Perwakilan Srikandi Badan Usaha Milik Negara (BUMN) sekaligus Direktur Konsumer BRI, Handayani mengatakan pada 2025 ditargetkan 30 persen Board of Directors (BOD) BUMN adalah perempuan. Di BRI saat ini komposisi BOD dan Supervisor perempuan sudah mencapai 22 persen.
“Penguatan peran perempuan menjadi sangat penting, yang bisa mengangkat perempuan adalah perempuan itu sendiri. Untuk mengatasi stereotip yang selama ini melekat pada kaum perempuan, perempuan harus mampu membuktikan dirinya bahwa kita berperan penting pada setiap proses dan aktivitas yang dipercayakan kepada kita,” ujar Handayani.

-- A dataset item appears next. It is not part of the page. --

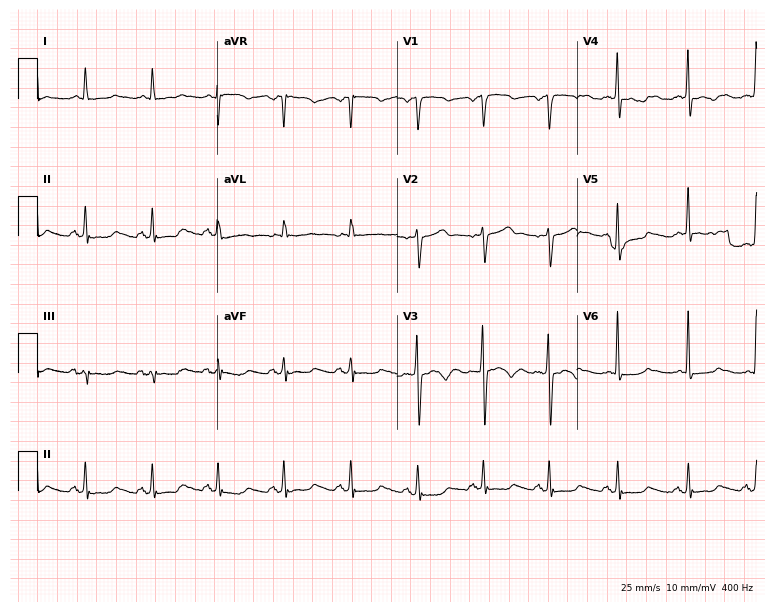
ECG (7.3-second recording at 400 Hz) — a male, 39 years old. Screened for six findings — first-degree AV block, right bundle branch block, left bundle branch block, sinus bradycardia, atrial fibrillation, sinus tachycardia — none is recorded. Other findings, if any, are not listed.

Lingkungan Kerja dan Perspektif Kepemimpinan
Menurut data yang diperoleh dari survey daring Social Norms, Attitudes and Practices (SNAP) 2020 pada 6 ribu laki-laki dan perempuan perkotaan di Indonesia, Filipina, dan Vietnam yang dilakukan oleh YouGov dengan dukungan dari Investing in Women, mereka yang dipekerjakan oleh perusahaan dengan representasi gender dalam peran kepemimpinan lebih cenderung memiliki sikap yang sama atau progresif terhadap kelayakan perempuan untuk memimpin dan tidak memiliki preferensi pribadi untuk bos laki-laki.
Hal berbeda terjadi pada responden yang bekerja di perusahaan yang didominasi laki-laki. Responden ini memiliki sikap dan preferensi yang lebih tradisional mengenai kepemimpinan dibandingkan dengan mereka yang berada dalam kelompok yang tidak bekerja.
Responden yang bekerja di perusahaan di mana perempuan dan laki-laki sama-sama terwakili dalam kepemimpinan, atau di mana perempuan memegang sebagian besar posisi kepemimpinan. Ketinggian bilah menunjukkan tanggapan yang mendukung kesetaraan gender. Tinggi bilah oranye menunjukkan berapa banyak responden yang tidak setuju dengan pernyataan 'pria menjadi pemimpin yang lebih baik dibandingkan dengan wanita'. Tinggi bilah ungu menunjukkan berapa banyak responden yang mengatakan bahwa mereka tidak memiliki preferensi pribadi untuk bos laki-laki.
“Sekarang mari kita lihat batang oranye dan ungu di sisi kiri. Ini adalah responden yang bekerja di perusahaan yang didominasi oleh pemimpin laki-laki. Anda dapat melihat bahwa mereka cenderung tidak memiliki tanggapan yang mendukung kesetaraan gender,” ungkap Nizma Fadila, Koordinator Monitoring, Evaluation, and Learning (MEL) IBCWE.
Di sisi paling kanan adalah kaum milenial yang tidak bekerja saat ini. Bahkan mereka cenderung lebih menghargai kesetaraan gender dalam kepemimpinan dibandingkan mereka yang bekerja di budaya ketidaksetaraan gender.
“Dapat disimpulkan bahwa Apa yang dilihat orang di tempat kerja mereka itu penting. Tempat kerja yang menunjukkan kesetaraan juga memengaruhi sikap pribadi karyawannya,” singkatnya.